SETTIMA TAPPA: SIVIGLIA-GRANADA
Uscite da Siviglia e prendete l'autovia A 92, direzione Malaga e Granada, poi presso Antequera prendete per Granada dove giungerete dopo 255 chilometri. Granada ha 235.000 abitanti e, come Salamanca,è preceduta da una periferia che non permette di capire la meraviglia a cui si va incontro. Il consiglio è per l'Hotel El Ladron de Agua, che andrebbe di per sè visitato. Non molte camere una diversa dall'altra (e di prezzi diversi) e con un proprio nome che danno su un piccolo patio dove allestiscono mostre e piccoli concerti di musica da camera. Si trova sulla salita di Carrera del Darro, di fronte all'Alhambra e un piccolo problema è che la strada è stretta e si fatica a scaricare. Si può parcheggiare solo un 500 metri più in alto. Non è economico ma su internet si trovano offerte tipo 3 notti al prezzo di 2 quindi economico lo diventa e la colazione è ottima. Per arrivarci alla prenotazione bisogna comunicare la targa perché è zona riservata.

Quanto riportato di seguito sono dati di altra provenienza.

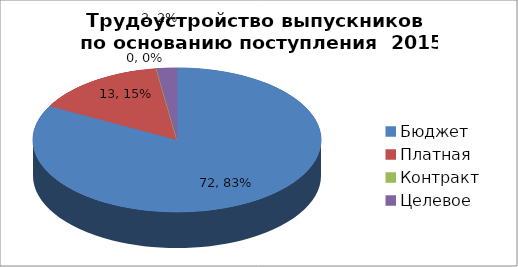
| Category | Series 0 |
|---|---|
| Бюджет | 72 |
| Платная | 13 |
| Контракт | 0 |
| Целевое | 2 |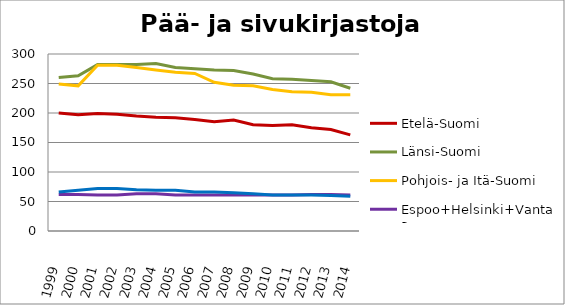
| Category | Etelä-Suomi | Länsi-Suomi | Pohjois- ja Itä-Suomi | Espoo+Helsinki+Vantaa | Muu Uusimaa |
|---|---|---|---|---|---|
| 1999.0 | 200 | 260 | 249 | 62 | 66 |
| 2000.0 | 197 | 263 | 246 | 62 | 69 |
| 2001.0 | 199 | 282 | 281 | 61 | 72 |
| 2002.0 | 198 | 282 | 281 | 61 | 72 |
| 2003.0 | 195 | 282 | 277 | 63 | 70 |
| 2004.0 | 193 | 284 | 273 | 63 | 69 |
| 2005.0 | 192 | 277 | 269 | 61 | 69 |
| 2006.0 | 189 | 275 | 267 | 61 | 66 |
| 2007.0 | 185 | 273 | 252 | 61 | 66 |
| 2008.0 | 188 | 272 | 247 | 61 | 65 |
| 2009.0 | 180 | 266 | 246 | 61 | 63 |
| 2010.0 | 179 | 258 | 240 | 61 | 61 |
| 2011.0 | 180 | 257 | 236 | 61 | 61 |
| 2012.0 | 175 | 255 | 235 | 62 | 61 |
| 2013.0 | 172 | 253 | 231 | 62 | 60 |
| 2014.0 | 163 | 242 | 231 | 61 | 59 |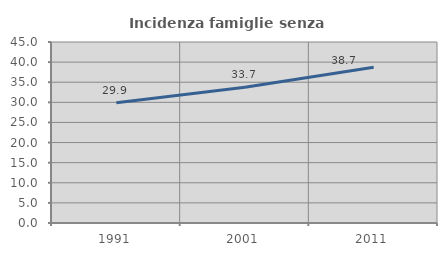
| Category | Incidenza famiglie senza nuclei |
|---|---|
| 1991.0 | 29.88 |
| 2001.0 | 33.735 |
| 2011.0 | 38.742 |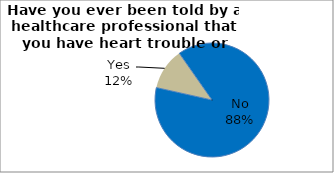
| Category | Series 0 |
|---|---|
| No | 88.218 |
| Yes | 11.782 |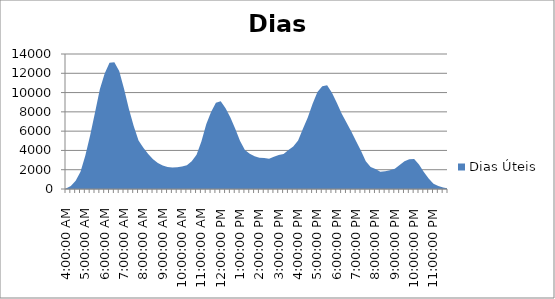
| Category | Dias Úteis |
|---|---|
| 0.16666666666666663 | 58.4 |
| 0.1770833333333333 | 301.4 |
| 0.18749999999999994 | 844.4 |
| 0.1979166666666666 | 1798.2 |
| 0.20833333333333326 | 3486.2 |
| 0.21874999999999992 | 5583.2 |
| 0.22916666666666657 | 7939.6 |
| 0.23958333333333323 | 10341 |
| 0.2499999999999999 | 11980.2 |
| 0.2604166666666666 | 13097.6 |
| 0.27083333333333326 | 13155.6 |
| 0.28124999999999994 | 12225.2 |
| 0.29166666666666663 | 10394 |
| 0.3020833333333333 | 8326 |
| 0.3125 | 6531 |
| 0.3229166666666667 | 5042 |
| 0.33333333333333337 | 4284.6 |
| 0.34375000000000006 | 3631.6 |
| 0.35416666666666674 | 3073.8 |
| 0.3645833333333334 | 2688.4 |
| 0.3750000000000001 | 2440 |
| 0.3854166666666668 | 2279.8 |
| 0.3958333333333335 | 2218.4 |
| 0.40625000000000017 | 2244.4 |
| 0.41666666666666685 | 2343.4 |
| 0.42708333333333354 | 2454 |
| 0.4375000000000002 | 2883 |
| 0.4479166666666669 | 3544.6 |
| 0.4583333333333336 | 4928.8 |
| 0.4687500000000003 | 6723 |
| 0.47916666666666696 | 7994.2 |
| 0.48958333333333365 | 8938.6 |
| 0.5000000000000003 | 9095.2 |
| 0.510416666666667 | 8378.2 |
| 0.5208333333333336 | 7415.6 |
| 0.5312500000000002 | 6237.6 |
| 0.5416666666666669 | 4965.6 |
| 0.5520833333333335 | 4044.8 |
| 0.5625000000000001 | 3654 |
| 0.5729166666666667 | 3405.4 |
| 0.5833333333333334 | 3228.6 |
| 0.59375 | 3215 |
| 0.6041666666666666 | 3147.4 |
| 0.6145833333333333 | 3340.2 |
| 0.6249999999999999 | 3523 |
| 0.6354166666666665 | 3634.4 |
| 0.6458333333333331 | 4047.6 |
| 0.6562499999999998 | 4401.8 |
| 0.6666666666666664 | 5018.8 |
| 0.677083333333333 | 6241.2 |
| 0.6874999999999997 | 7424 |
| 0.6979166666666663 | 8840 |
| 0.7083333333333329 | 10052.4 |
| 0.7187499999999996 | 10660.6 |
| 0.7291666666666662 | 10761.4 |
| 0.7395833333333328 | 9985 |
| 0.7499999999999994 | 8933.6 |
| 0.7604166666666661 | 7828.4 |
| 0.7708333333333327 | 6906.6 |
| 0.7812499999999993 | 5975.6 |
| 0.791666666666666 | 4942.2 |
| 0.8020833333333326 | 3974.6 |
| 0.8124999999999992 | 2867.2 |
| 0.8229166666666659 | 2291.2 |
| 0.8333333333333325 | 2062 |
| 0.8437499999999991 | 1787.6 |
| 0.8541666666666657 | 1842.8 |
| 0.8645833333333324 | 1950.8 |
| 0.874999999999999 | 2088 |
| 0.8854166666666656 | 2495 |
| 0.8958333333333323 | 2883.2 |
| 0.9062499999999989 | 3093.6 |
| 0.9166666666666655 | 3109.2 |
| 0.9270833333333321 | 2535.8 |
| 0.9374999999999988 | 1753.6 |
| 0.9479166666666654 | 1076.2 |
| 0.958333333333332 | 556.4 |
| 0.9687499999999987 | 298.4 |
| 0.9791666666666653 | 147.2 |
| 0.9895833333333319 | 64 |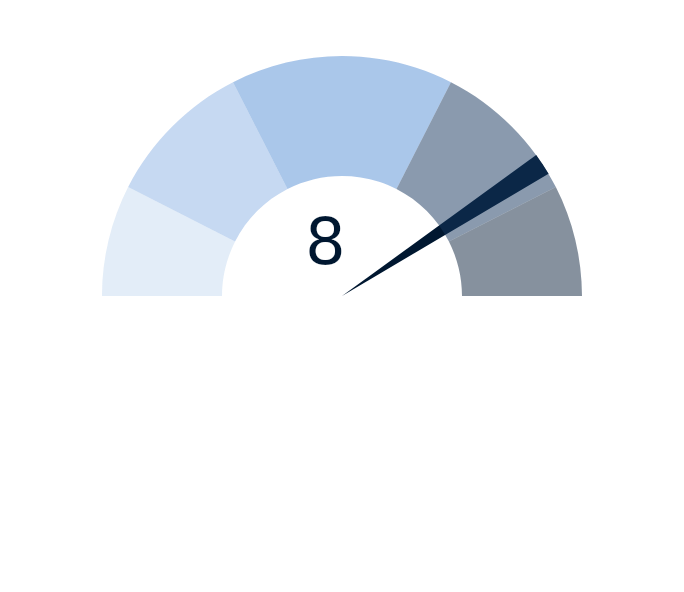
| Category | factor |
|---|---|
| 0 | 8 |
| 1 | 0.3 |
| 2 | 11.7 |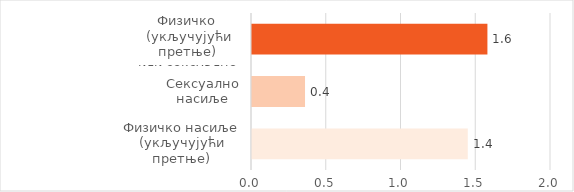
| Category | Series 0 |
|---|---|
| Физичко насиље (укључујући претње) | 1.443 |
| Сексуално насиље | 0.355 |
| Физичко  (укључујући претње) 
или сексуално насиље | 1.575 |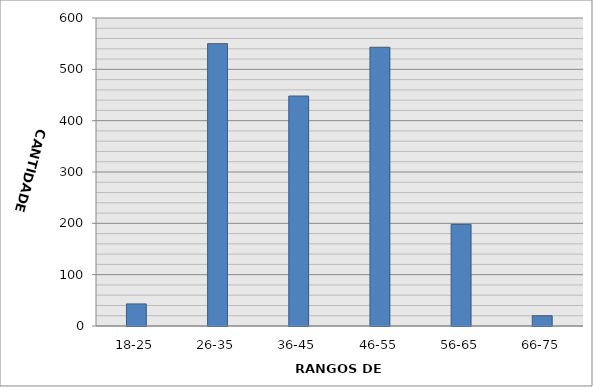
| Category | Series 0 |
|---|---|
| 18-25 | 43 |
| 26-35 | 550 |
| 36-45 | 448 |
| 46-55 | 543 |
| 56-65 | 198 |
| 66-75 | 20 |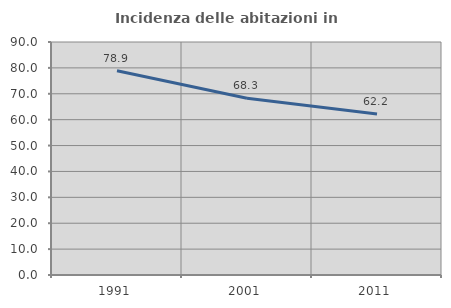
| Category | Incidenza delle abitazioni in proprietà  |
|---|---|
| 1991.0 | 78.864 |
| 2001.0 | 68.259 |
| 2011.0 | 62.199 |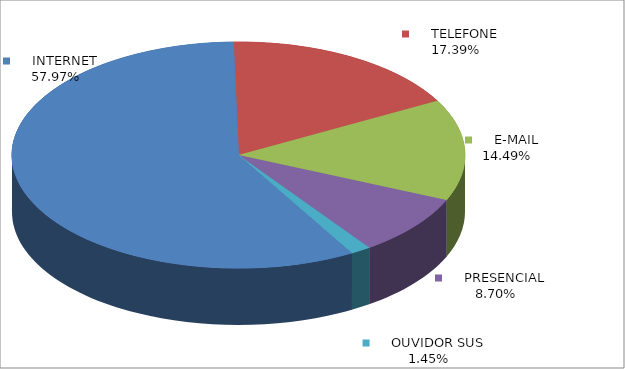
| Category | Series 0 |
|---|---|
|      INTERNET | 0.58 |
|      TELEFONE | 0.174 |
|      E-MAIL | 0.145 |
|      PRESENCIAL | 0.087 |
|      OUVIDOR SUS | 0.014 |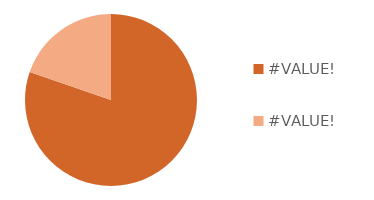
| Category | Series 0 |
|---|---|
| 0.0 | 2810 |
| 0.0 | 690 |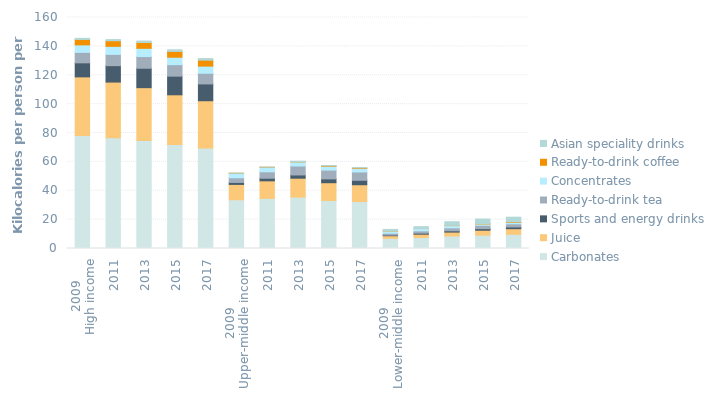
| Category | Carbonates | Juice | Sports and energy drinks | Ready-to-drink tea | Concentrates | Ready-to-drink coffee | Asian speciality drinks |
|---|---|---|---|---|---|---|---|
| 0 | 78.256 | 40.624 | 9.721 | 7.254 | 5.187 | 3.747 | 0.767 |
| 1 | 76.722 | 38.552 | 11.376 | 7.802 | 5.559 | 3.841 | 0.845 |
| 2 | 74.807 | 36.595 | 13.432 | 8.115 | 5.711 | 4.032 | 0.98 |
| 3 | 72.035 | 34.424 | 12.923 | 7.932 | 5.162 | 4.041 | 1.09 |
| 4 | 69.575 | 32.764 | 11.646 | 7.402 | 4.947 | 4.114 | 1.116 |
| 5 | 33.78 | 10.607 | 1.373 | 3.234 | 2.978 | 0.138 | 0.076 |
| 6 | 34.728 | 12.128 | 1.823 | 4.45 | 2.978 | 0.165 | 0.151 |
| 7 | 35.606 | 13.074 | 2.259 | 6.213 | 2.857 | 0.261 | 0.213 |
| 8 | 33.268 | 12.293 | 2.657 | 6.08 | 2.539 | 0.31 | 0.248 |
| 9 | 32.529 | 11.628 | 3.083 | 5.786 | 2.35 | 0.394 | 0.276 |
| 10 | 7.036 | 1.806 | 0.481 | 1.274 | 1.538 | 0.054 | 1.031 |
| 11 | 7.651 | 2.258 | 0.731 | 1.562 | 1.593 | 0.072 | 1.285 |
| 12 | 8.686 | 2.678 | 0.895 | 2.023 | 1.572 | 0.147 | 2.532 |
| 13 | 9.268 | 3.381 | 1.102 | 2.312 | 0.957 | 0.249 | 3.12 |
| 14 | 9.849 | 3.872 | 1.208 | 2.165 | 0.957 | 0.345 | 3.283 |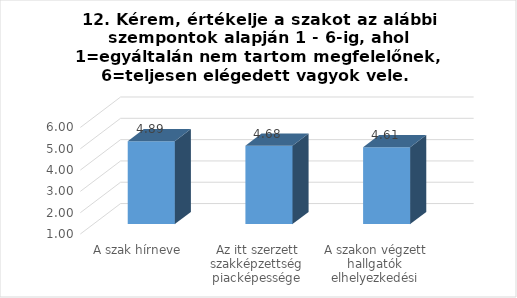
| Category | Series 0 |
|---|---|
| A szak hírneve | 4.89 |
| Az itt szerzett szakképzettség piacképessége | 4.68 |
| A szakon végzett hallgatók elhelyezkedési esélyei | 4.61 |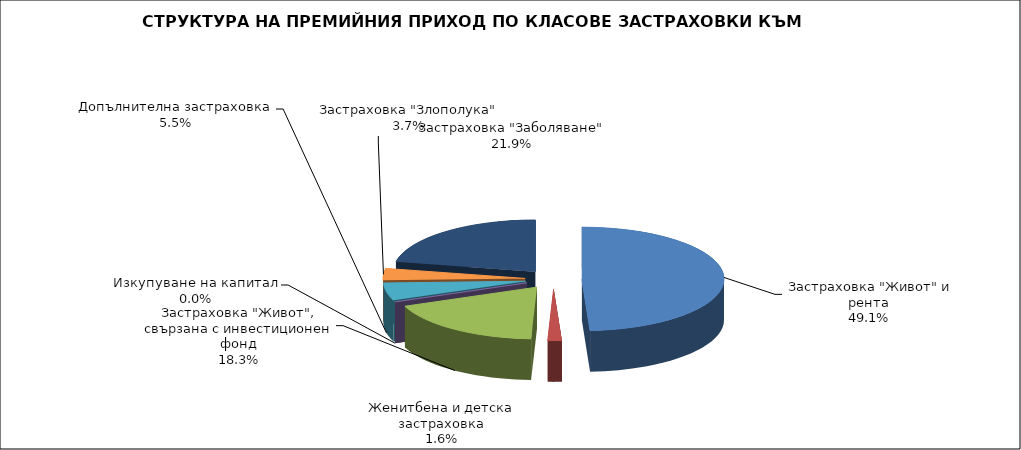
| Category |  Застраховка "Живот" и рента |
|---|---|
|  Застраховка "Живот" и рента | 244784237.26 |
| Женитбена и детска застраховка | 7884284.194 |
| Застраховка "Живот", свързана с инвестиционен фонд | 91324724.557 |
| Изкупуване на капитал | 0 |
| Допълнителна застраховка | 27233881.231 |
| Застраховка "Злополука" | 18273460.323 |
| Застраховка "Заболяване" | 109232699.236 |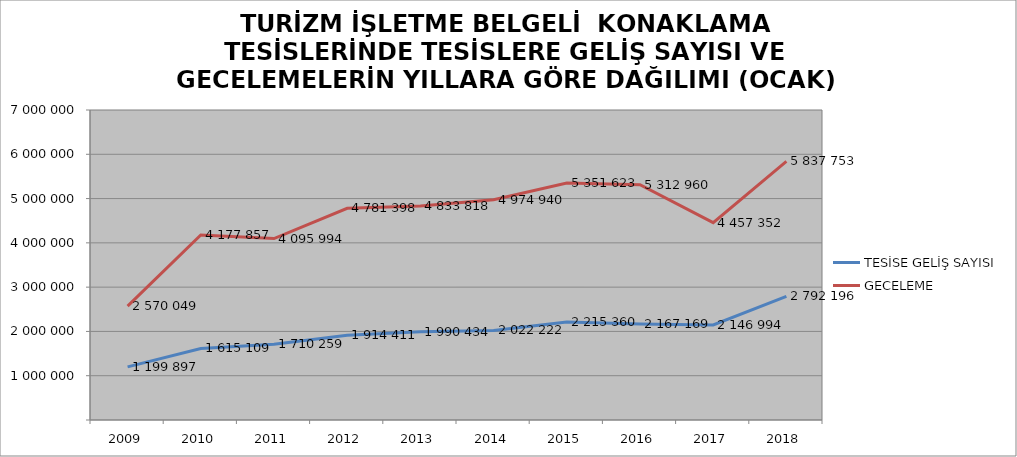
| Category | TESİSE GELİŞ SAYISI | GECELEME |
|---|---|---|
| 2009 | 1199897 | 2570049 |
| 2010 | 1615109 | 4177857 |
| 2011 | 1710259 | 4095994 |
| 2012 | 1914411 | 4781398 |
| 2013 | 1990434 | 4833818 |
| 2014 | 2022222 | 4974940 |
| 2015 | 2215360 | 5351623 |
| 2016 | 2167169 | 5312960 |
| 2017 | 2146994 | 4457352 |
| 2018 | 2792196 | 5837753 |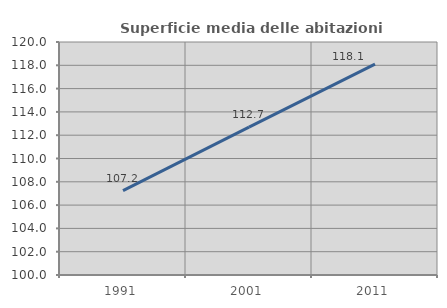
| Category | Superficie media delle abitazioni occupate |
|---|---|
| 1991.0 | 107.244 |
| 2001.0 | 112.693 |
| 2011.0 | 118.095 |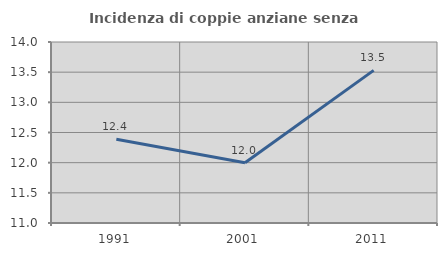
| Category | Incidenza di coppie anziane senza figli  |
|---|---|
| 1991.0 | 12.389 |
| 2001.0 | 12 |
| 2011.0 | 13.529 |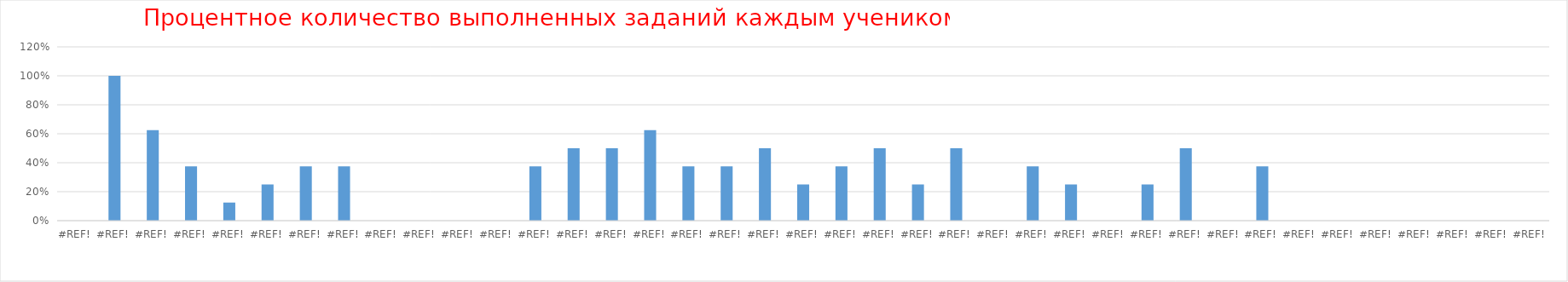
| Category | Series 0 |
|---|---|
| 0.0 | 0 |
| 0.0 | 1 |
| 0.0 | 0.625 |
| 0.0 | 0.375 |
| 0.0 | 0.125 |
| 0.0 | 0.25 |
| 0.0 | 0.375 |
| 0.0 | 0.375 |
| 0.0 | 0 |
| 0.0 | 0 |
| 0.0 | 0 |
| 0.0 | 0 |
| 0.0 | 0.375 |
| 0.0 | 0.5 |
| 0.0 | 0.5 |
| 0.0 | 0.625 |
| 0.0 | 0.375 |
| 0.0 | 0.375 |
| 0.0 | 0.5 |
| 0.0 | 0.25 |
| 0.0 | 0.375 |
| 0.0 | 0.5 |
| 0.0 | 0.25 |
| 0.0 | 0.5 |
| 0.0 | 0 |
| 0.0 | 0.375 |
| 0.0 | 0.25 |
| 0.0 | 0 |
| 0.0 | 0.25 |
| 0.0 | 0.5 |
| 0.0 | 0 |
| 0.0 | 0.375 |
| 0.0 | 0 |
| 0.0 | 0 |
| 0.0 | 0 |
| 0.0 | 0 |
| 0.0 | 0 |
| 0.0 | 0 |
| 0.0 | 0 |

Se siete ricchi sfondati c'è invece il Parador di San Francisco dentro il complesso dell'Alhambra. L'Alhambra*** è il simbolo di Granada ed era in realtà una cittadella fortificata su una collina (Granada è ai piedi della Sierra Nevada ma non illudetevi, d'estate fa un caldo mortale) , la si raggiunge o a piedi o con pulmini che partono dalla Plaza Nueva, vicinissima al Ladron de Agua. Attenzioni ai ladri, noi ci abbiamo rimesso una macchina fotografica. La parte più bella è l'Alcazar dove risiedevano i sovrani mori di Granada e gli straordinari Giardini del Generalife. Da vedere anche il Palazzo di Carlo V. Il complesso occupa una bella estensione e gli ingressi ai vari settori sono contingentati. Attenzione: bisogna assolutamente prenotare! La sera il teatro all'aperto dei Giardini ospita spettacoli di altissimo livello. La vista della città dall'alto è particolarmente affascinante soprattutto al tramonto e alla sera.
Granada è la città spagnola che più risente dell'influenza araba nel quartiere dell'Albaicin** che occupa la collina di fronte all'Alhambra dove c'è l'hotel giù fino alla Plaza Nueva. La parte più bassa è ricca di bazar e localini dove si mangia discretamente e si fuma il narghilè ma è un pochino artefatta, la parte alta invece ospita ristorantini gradevolissimi, è quieta e ha una splendida vista sull'Alhambra. Una volta si andava a vedere il flamenco nelle cuevas gitane ma pare che ora sia tutto solo per turisti. Ma il flamenco è un po' dappertutto qui.
La cattedrale invece non la consiglierei, ci sono le tombe di Isabella di Castiglia e consorte ma si può fare a meno di visitarla così come la parte moderna della città.
Una buona escursione è a Fuente Vaqueros con diramazione dalla statale 422 per Cordoba. E' il paese natale di Garcia Lorca e c'è, segnalata malissimo però, la casa natale* e degli anni giovanili da visitare. A nord ovest di Granada c'è anche il luogo dove è stato fucilato dai franchisti, ma le ossa non sono mai state ritrovate e la polemica se il luogo sia effettivamente quello sono tuttora in essere.